Steven Sserwadda

Personal information
- Date of birth: 28 August 2002 (age 23)
- Place of birth: Kampala, Uganda
- Height: 1.65 m (5 ft 5 in)
- Position: Midfielder

Team information
- Current team: CT United FC (on loan from New York Red Bulls II)

Youth career
- 2015–2018: KCCA

Senior career*
- Years: Team / Apps / (Gls)
- 2018–2021: KCCA / 19 / (2)
- 2021–2022: New York Red Bulls II / 18 / (2)
- 2022–2023: New York Red Bulls / 2 / (0)
- 2024–: New York Red Bulls II / 45 / (2)
- 2026–: → CT United FC (loan) / 11 / (0)

International career^{‡}
- 2021–2023: Uganda U20 / 8 / (5)
- 2021–: Uganda / 6 / (0)

= Steven Sserwadda =

Ugandan footballer (born 2002)

Steven Sserwadda (born 28 August 2002) is a Ugandan professional footballer who plays as a midfielder for MLS Next Pro club CT United FC, on loan from New York Red Bulls II.

==Club career==
===KCCA===
Born in Kampala, Sserwadda began his career in the youth setup of local club Kampala Capital City Authority FC in 2015. In 2018, he was promoted to the KCCA first team after rising through the ranks of the youth teams.
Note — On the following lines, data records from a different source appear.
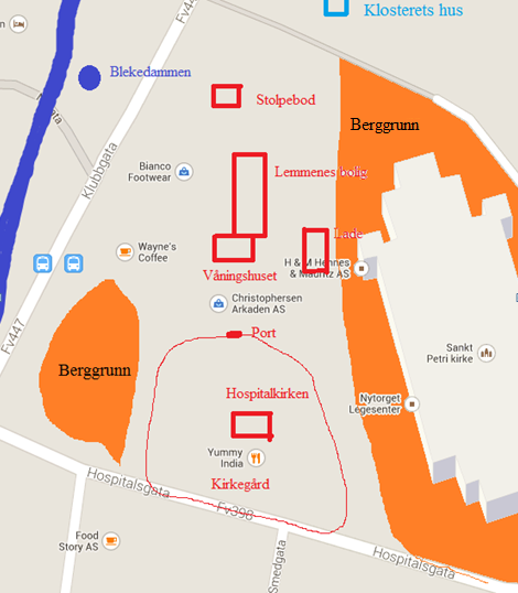 Kart over hospitalet og hospitalkirken omlag 1807
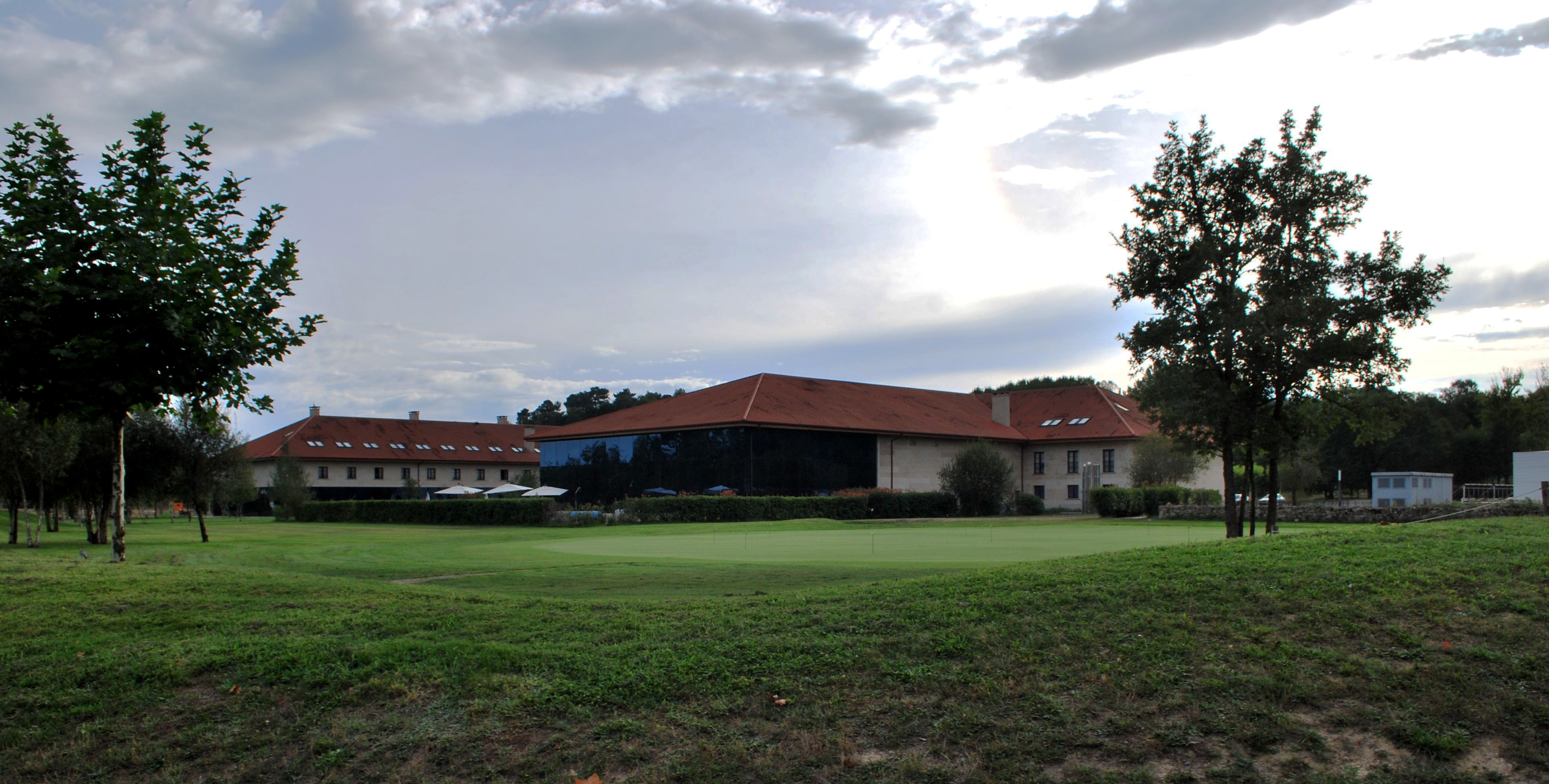 Vista do Hotel Balneario de Augas Santas en Ferreira de Pantón, Lugo Galiza Spain
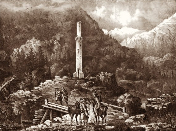 Вид минарета близ Владикавказа.
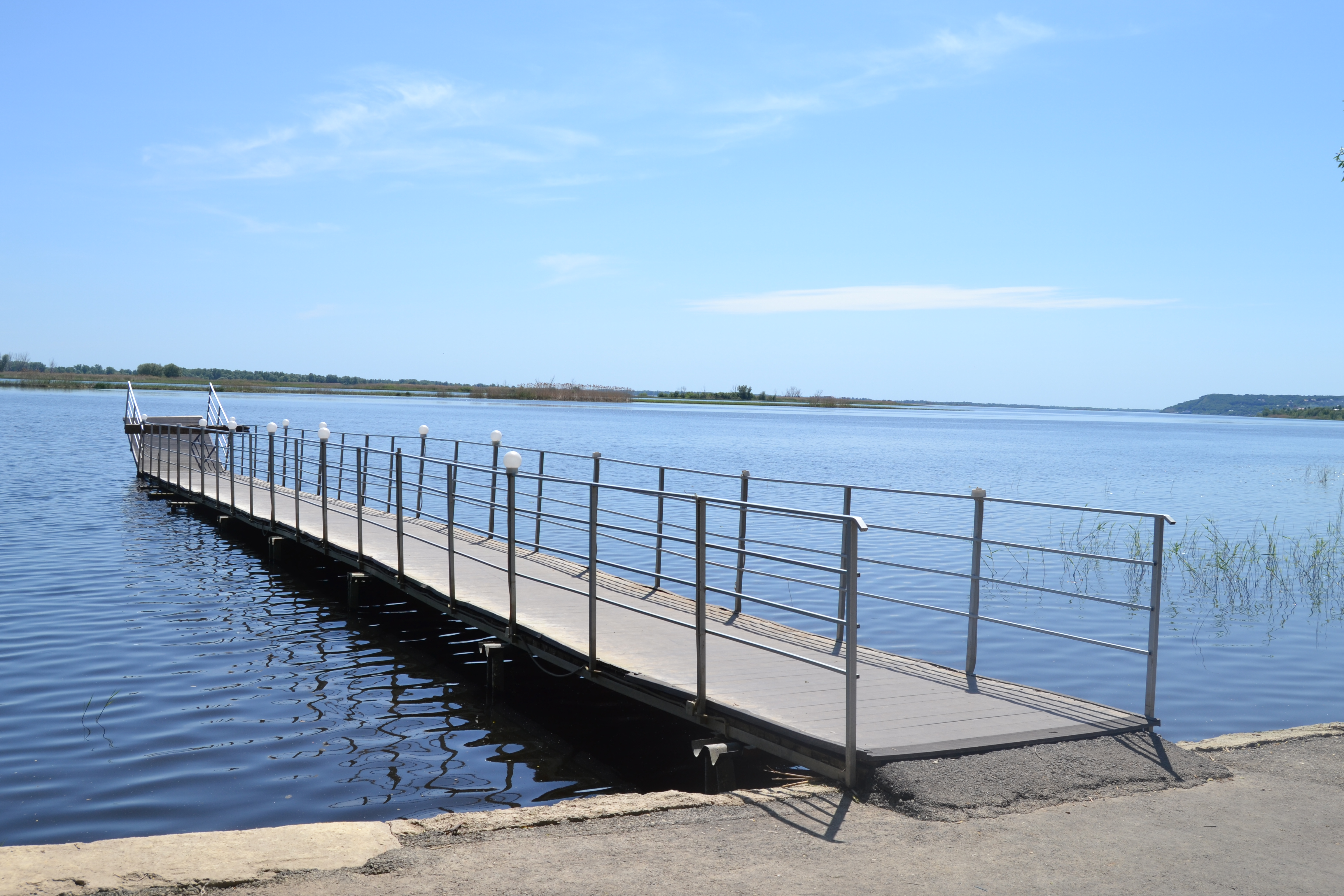 Изображение села. Пристань (Сабуровка, Саратовский район)
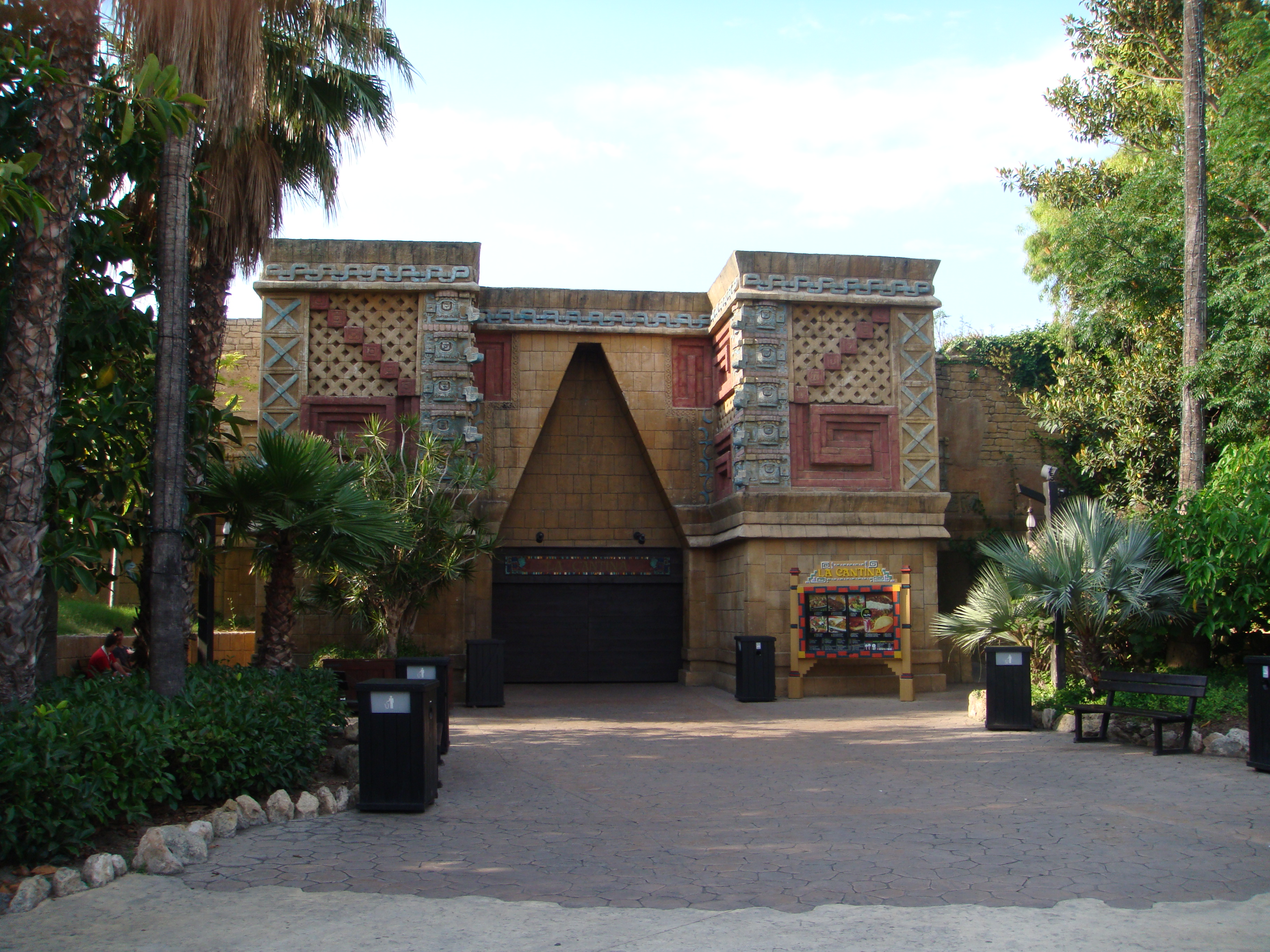 Template:La Cantina
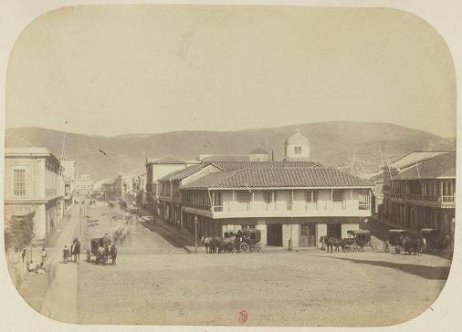 Foto de Valparaíso Antiguo
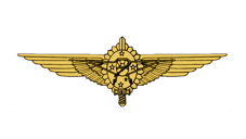 O brevê contém uma aeronave modelo L-4 PIPER CUB (empregada pela 1º Esquadrilha de Ligação e Observação na 2ª Guerra Mundial) sobreposta ao Brasão do Exército, e ambos sobrepostos a um par de asas.
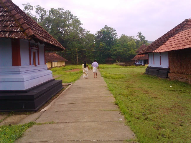 തൃത്താലയിലെ ഈ പന്നിയൂർ വരാഹമൂർത്തീ ക്ഷേത്രം പെരുംതച്ചൻ അവസാനമായി പണിത അമ്പലം ആണെന്നും അദ്ദേഹം ഉപയോഗിച്ച ഒരു കല്ലുളി വച്ചുകൊണ്ടു അവിടെ സ്ഥാനം തികച്ചതിന്റെ അടയാളം ഇപ്പോഴും അവിടെ കാണാം എന്നും ചരിത്രകാരന്മാർ പറയുന്നുണ്ട്
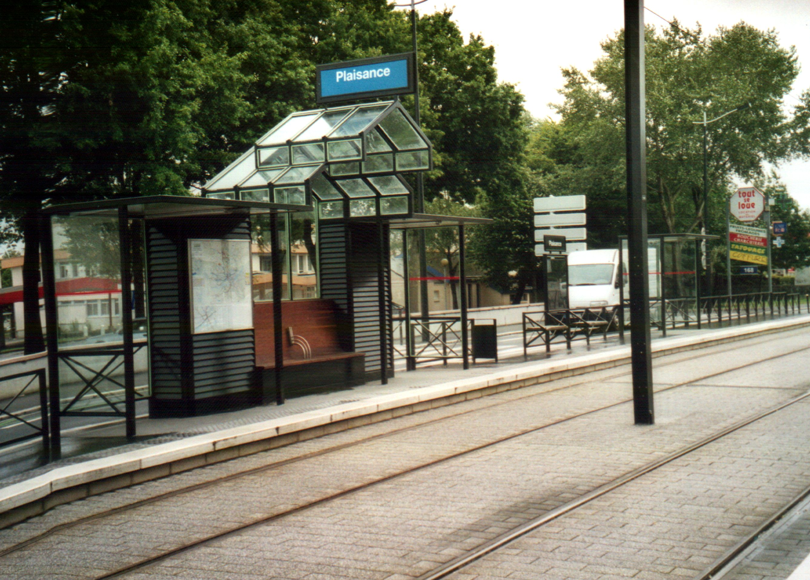 Tramway de Nantes : Station Plaisance (ligne 3) en 2001
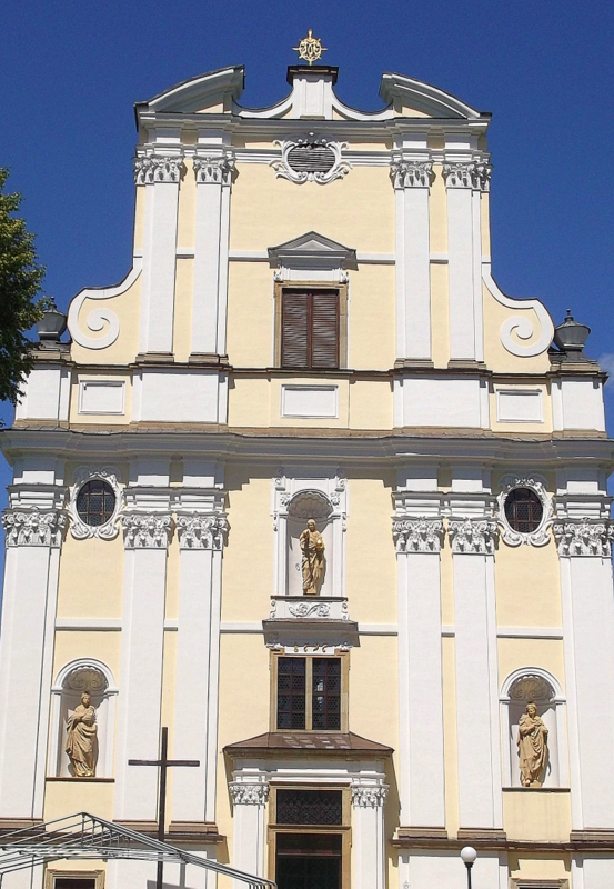 Krzeszów, kościół pw. św. Józefa, fasada
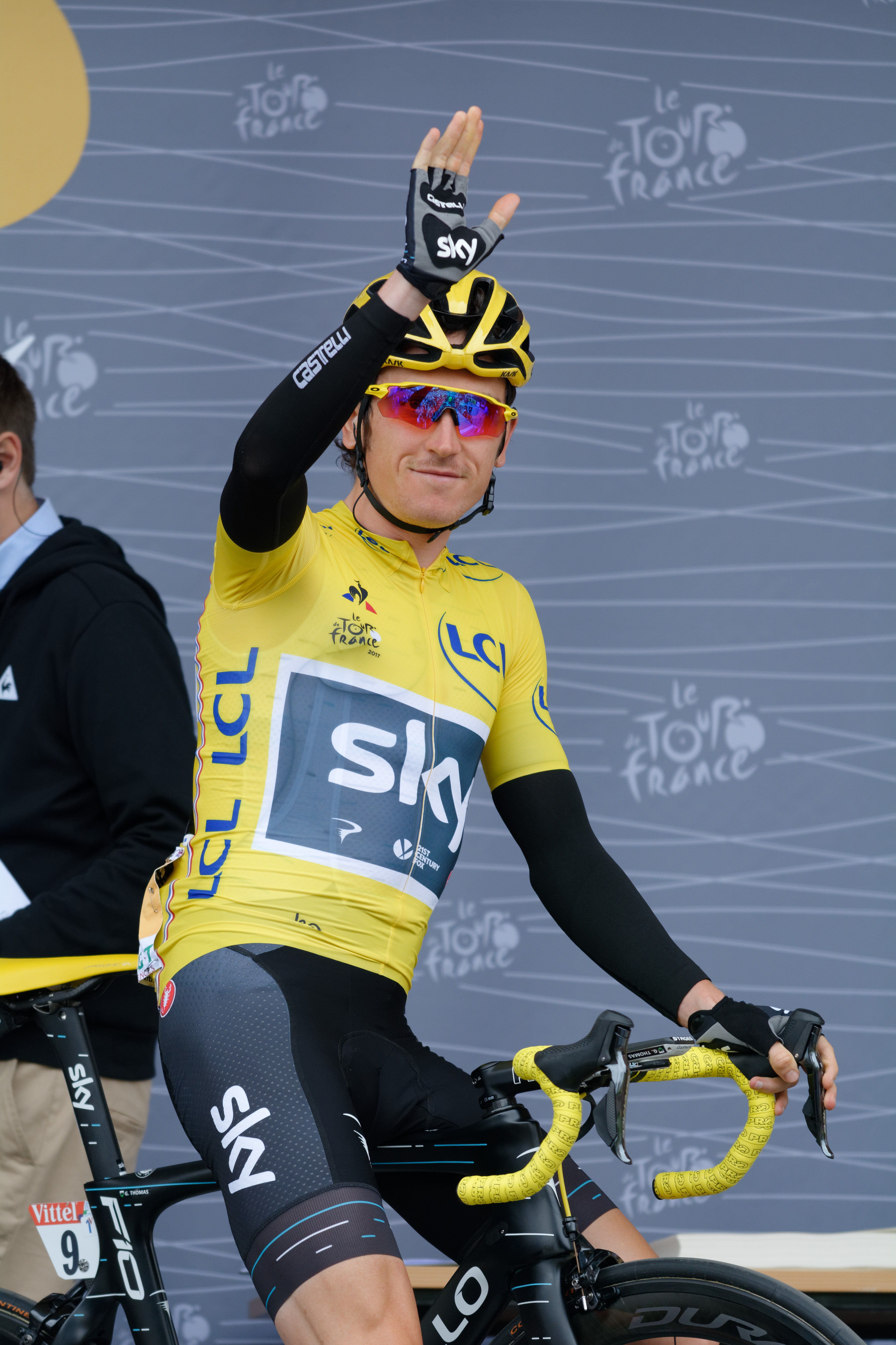 Tour de France 2017 Stage 2 Duesseldolf
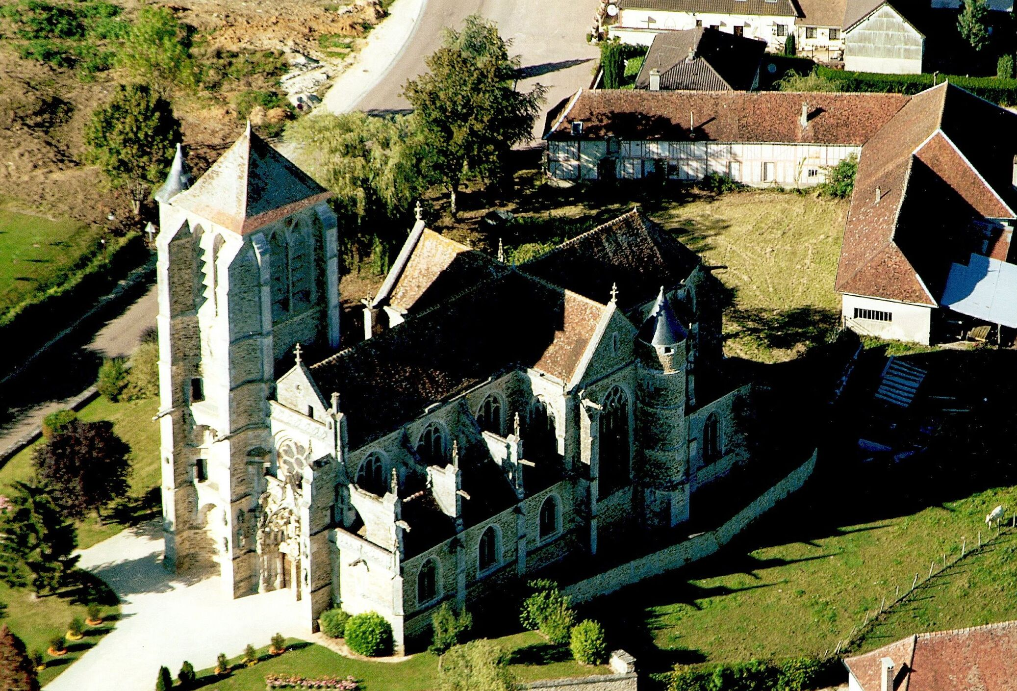 vue aérienne de l'église de Rumilly-les-Vaudes (10)
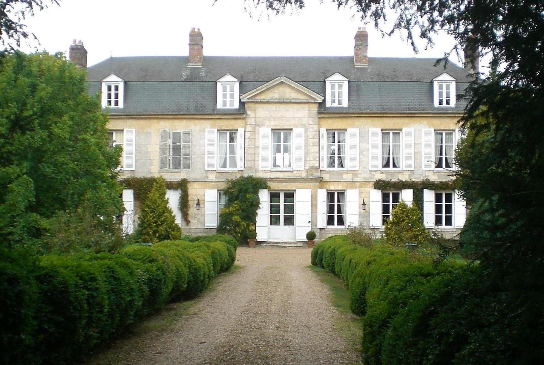 chateau du XVIIe , XVIIIe monument historique à Anserville oise france
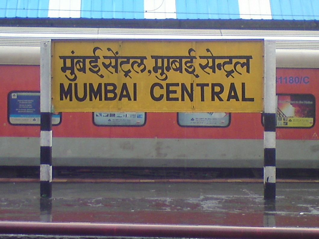 Mumbai Central cropped
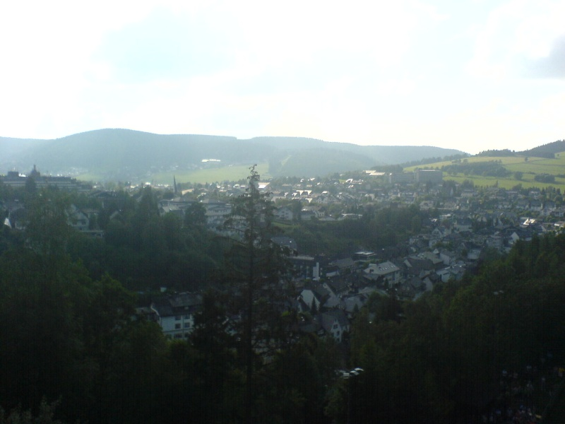 Blick vom Orenberg über Willingen
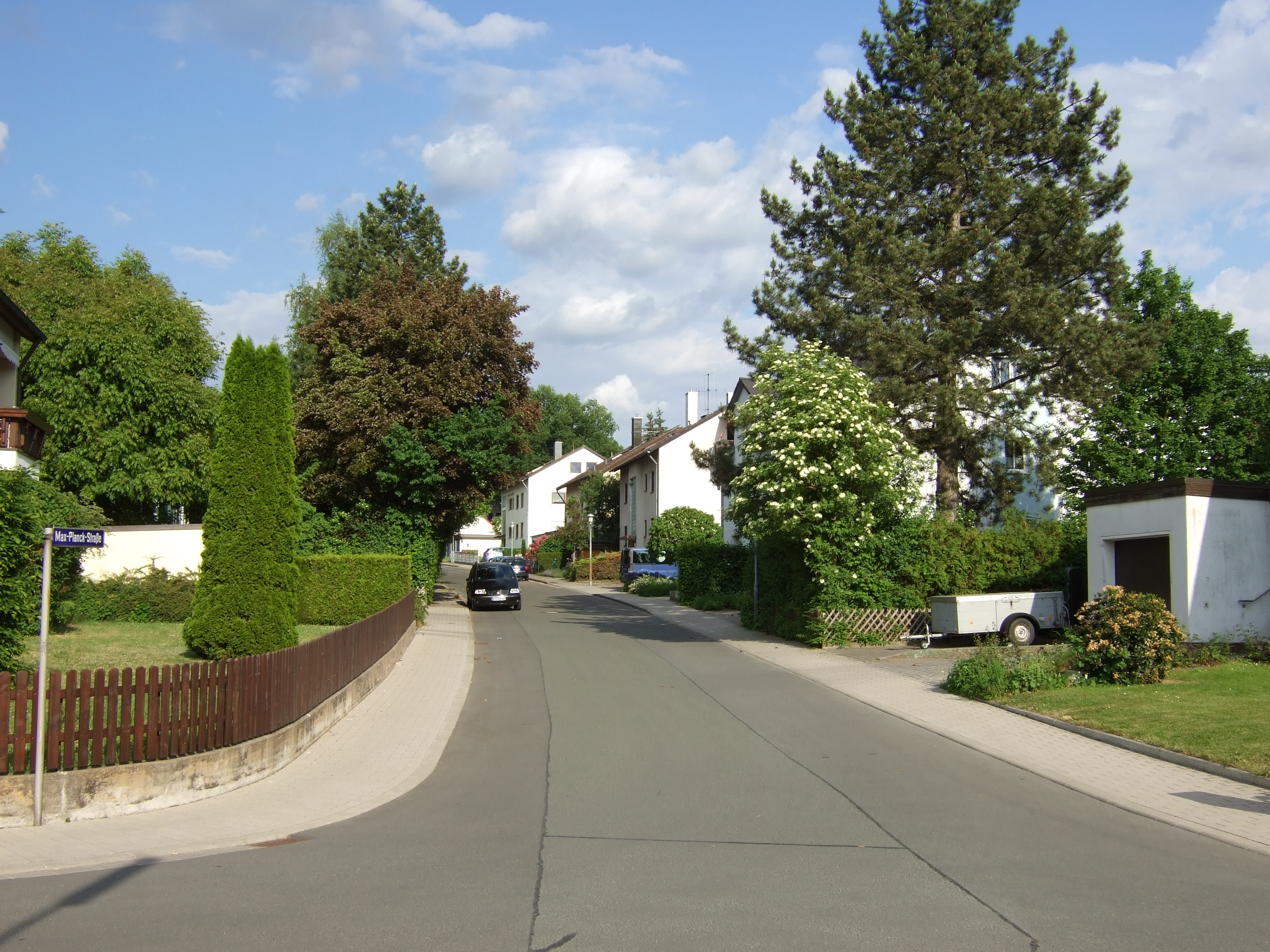 Bayreuth, Neubaugebiet Colmdorf

A few months later he made his first international club appearance in the 2018–19 CAF Confederation Cup in a 2–1 victory against Tanzanian club, Mtibwa Sugar. During the 2018 Uganda Cup semi-finals, Sserwadda scored two goals in a 9–0 victory against Synergy FC. While with the club he won various titles, including one Kagame Interclub Cup, one Uganda Premier League, two Super Cups, and a Super 8 Cup.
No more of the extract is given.